ERDEM'E İLK UYARI SOL'DAN GELDİ!
Sol Parti Zonguldak örgütü, halkın Zonguldak Belediyesinden beklenti ve taleplerini içeren bir deklerasyon yayınladı.
Zonguldak Belediye meclisinin Haziran ayı oturumlarında alınan bazı kararların geri alınmasına dair halkın taleplerini içeren açıklamada bundan sonraki süreçte de sorunların takipçisi olacaklarına vurgu yapan Sol Parti örgütünün trafik, otopark, geri dönüşüm ve daha bir çok konuyla ilgili tespitler şöyle:
“ZONGULDAK BELEDİYE BAŞKANLIĞINA;
7.06. 2024 Belediye meclis toplantısında alınan kimi kararların yeniden değerlendirerek halkın lehine değiştirilmesi konusunda gereğinin yapılmasını talep ediyoruz. Halkçı, sosyal ve çevreci belediyecilik adına kimi taleplerimizin de karşılanacağını umuyoruz.
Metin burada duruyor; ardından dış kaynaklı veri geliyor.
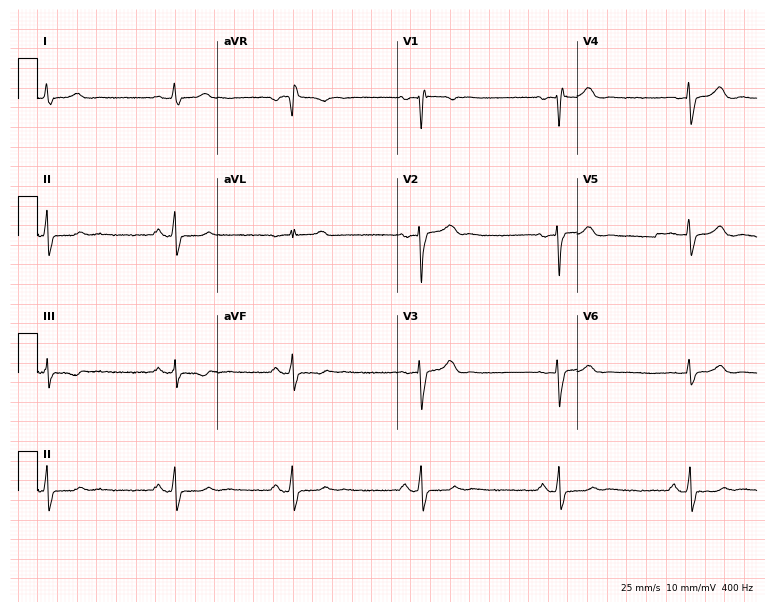
Resting 12-lead electrocardiogram (7.3-second recording at 400 Hz). Patient: a female, 31 years old. The tracing shows sinus bradycardia (a sinus rate of 50 beats per minute or less).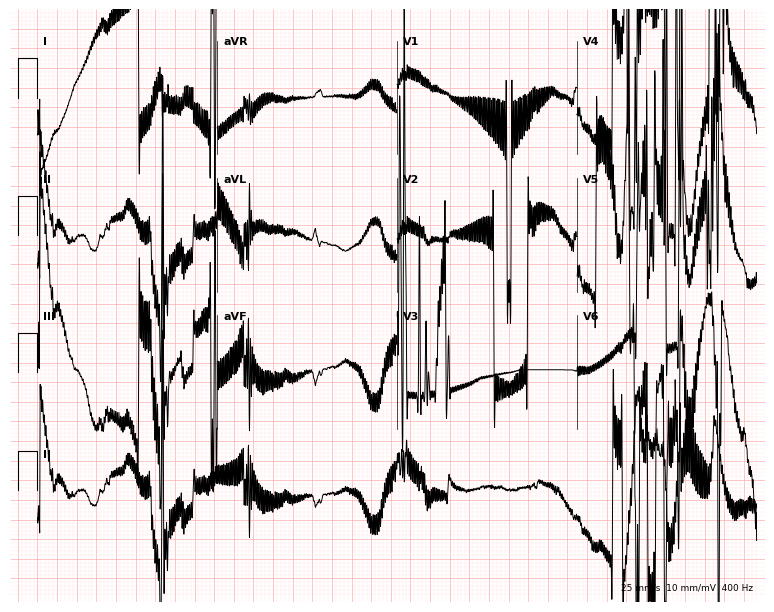
12-lead ECG from a 76-year-old man. No first-degree AV block, right bundle branch block (RBBB), left bundle branch block (LBBB), sinus bradycardia, atrial fibrillation (AF) or sinus tachycardia recorded for this tracing.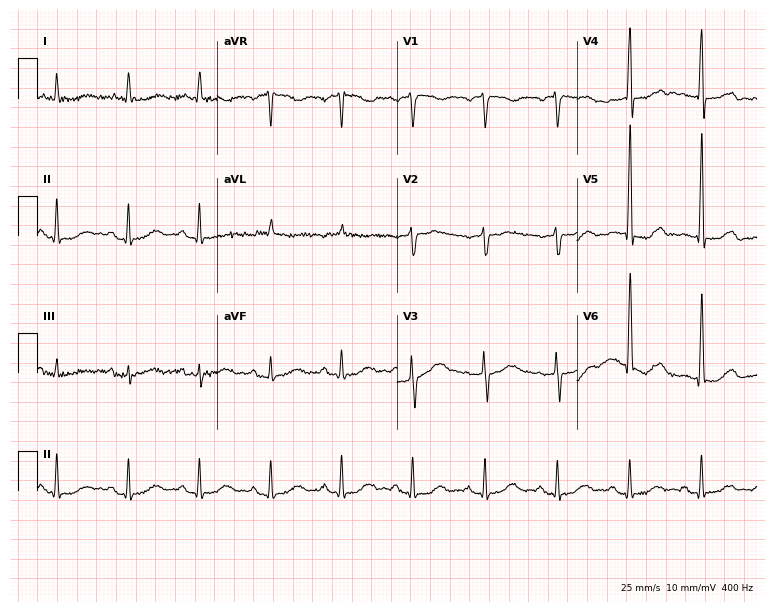
12-lead ECG (7.3-second recording at 400 Hz) from a 71-year-old male. Screened for six findings — first-degree AV block, right bundle branch block, left bundle branch block, sinus bradycardia, atrial fibrillation, sinus tachycardia — none is recorded. Findings outside these six are not listed.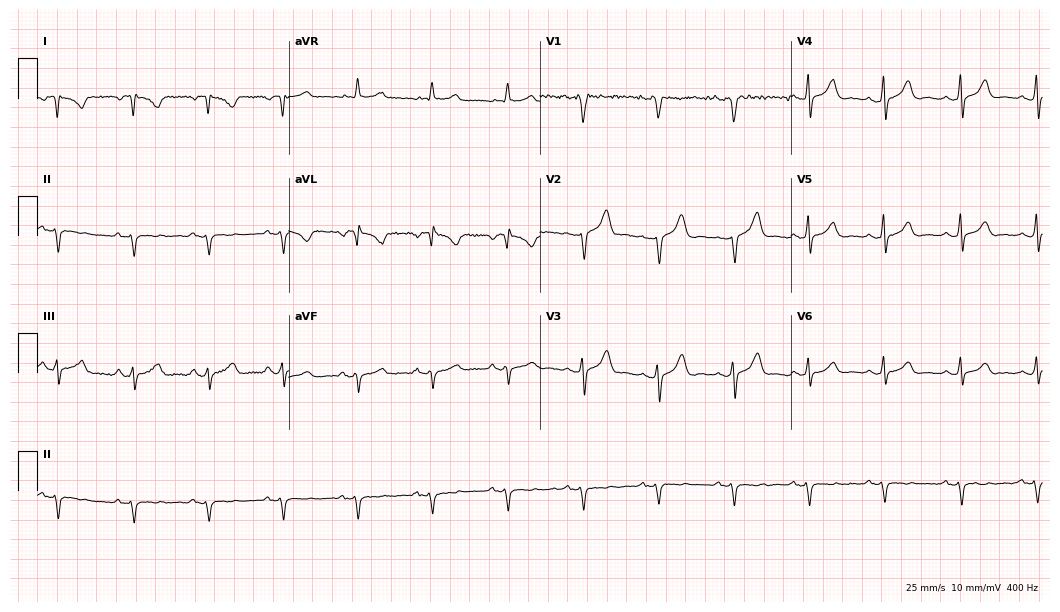
Electrocardiogram, a 46-year-old male patient. Of the six screened findings (first-degree AV block, right bundle branch block (RBBB), left bundle branch block (LBBB), sinus bradycardia, atrial fibrillation (AF), sinus tachycardia), none is recorded. Other findings, if any, are not listed.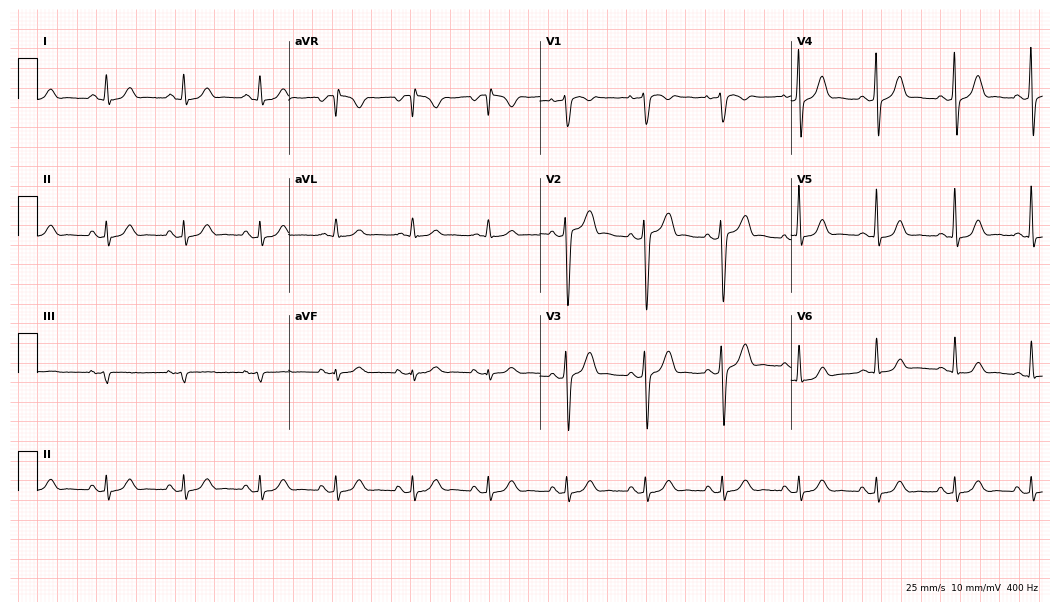
Electrocardiogram (10.2-second recording at 400 Hz), a 27-year-old male. Of the six screened findings (first-degree AV block, right bundle branch block (RBBB), left bundle branch block (LBBB), sinus bradycardia, atrial fibrillation (AF), sinus tachycardia), none is recorded.

1- Belediye Meclisi alınan karaların 7. maddesine dair taleplerimiz.
Şehrimizin park sorunu olduğu hepimizin malumudur. Yeni park yerleri oluşturulması, enflasyonun yüksek olması, belediyenin borçlu olması nedeniyle ücret artışları da olasıdır. Ancak;
a) Alışveriş yapmak zorunda olan kısa süreli durma ihtiyacı olan yurttaşlarımız için cadde üzerindeki park yerlerinin boş olması durumunda ilk yarım saat için ücret alınmaması, yarım saatten uzun park edilmesi durumunda ücretin işletilmesi.
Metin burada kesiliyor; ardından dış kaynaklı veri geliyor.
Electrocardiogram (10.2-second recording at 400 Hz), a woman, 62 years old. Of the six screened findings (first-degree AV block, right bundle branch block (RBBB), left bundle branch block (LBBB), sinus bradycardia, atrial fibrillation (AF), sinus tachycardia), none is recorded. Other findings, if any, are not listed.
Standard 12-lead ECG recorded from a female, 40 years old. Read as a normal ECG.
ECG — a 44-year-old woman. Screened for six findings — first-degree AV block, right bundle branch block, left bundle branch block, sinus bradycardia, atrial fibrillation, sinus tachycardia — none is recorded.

b) Atatürk Devlet Hastanesi Acil servis önü Kapuz caddesi üzerindeki otoparktan ücret alınmaması. Çok az sayıda araç alan. Yerleşim yerlerine uzak, acile ve hastaneye gelenlerin dışında park edilmeyen bu alandan ücret alınmaması sosyal devlet, hasta hakları açısından önemlidir. Hastası olan, acile gelen yurttaşların hassasiyeti, olumsuz kimi olaylara sebep olama ihtimali doğuracaktır. Ayrıca buraya bir personel görevlendirilmesi durumunda maliyet hesabı yapılmış mıdır. Alınacak otopark ücreti maliyeti karşılayıp, karşılayamayacağı da değerlendirilmiş midir. Yine Atatürk Devlet Hastanesi Site ek bina Muzaffer Badalıoğlu parkı üzerindeki otoparktan ücret alınmamalıdır. Burada da gelirler belediye maliyetlerini karşılaması değerlendirilmiş midir.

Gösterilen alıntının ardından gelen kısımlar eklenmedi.